Think about it: wasn’t this worth more than any windfall of gold?
How many people in all the realm could trade lives with Dantai Yajing in three moves?
Dantai Yajing stepped forward to say: you’ve won.
But Chief Cheng was backing away repeatedly: “That’s enough, that’s enough — you win, just go on through.”
Dantai Yajing said: “You won.”
Chief Cheng shook his head: “I say you won, so you won. Just go.”
Dantai Yajing said: “If we had truly been fighting, we would both be dead — life for life. Winning or losing can’t truly be settled that way. Your strength is beyond measure. If we continued, I would not be your match.”

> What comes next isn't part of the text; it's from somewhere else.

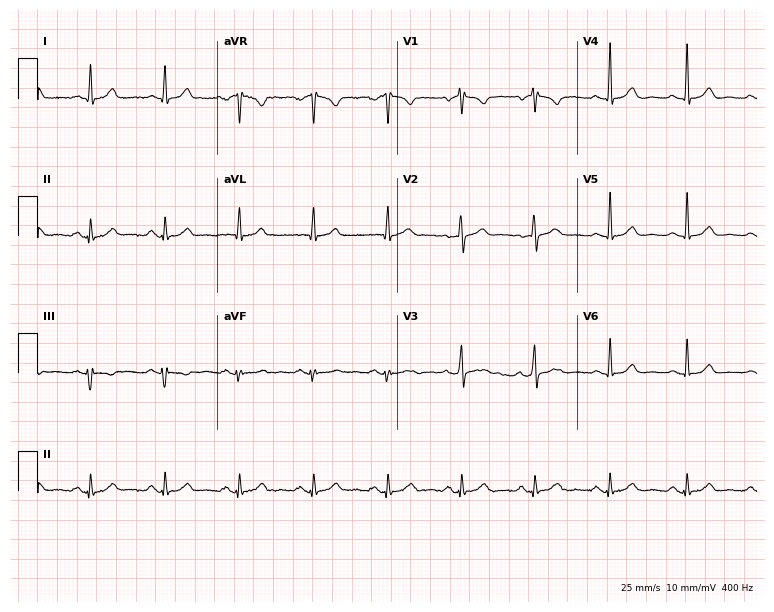
ECG (7.3-second recording at 400 Hz) — a female patient, 55 years old. Screened for six findings — first-degree AV block, right bundle branch block, left bundle branch block, sinus bradycardia, atrial fibrillation, sinus tachycardia — none is recorded. Only these six findings were labelled.

He might have his pride, but he was a man of open honesty — he believed that if they continued at length, he would definitely not be able to beat this Cheng Wujie.
Chief Cheng, however, crouched down and looked thoroughly miserable.
“If we keep going… I only have three moves. If we keep going, won’t that be obvious to everyone?”
Dantai Yajing was bewildered.
He asked with surprise: “But aren’t you making it obvious *now*?”
Chief Cheng startled, and looked between Dantai Yajing and his own subordinates.
He asked: “Did I just say that out loud?”
Little Six nodded: “You did, Chief.”
Chief Cheng dropped onto his backside: “That’s not going to make me look very bright, is it?”
Little Six said reassuringly: “It’s fine, Chief. It’s not like we didn’t already know.”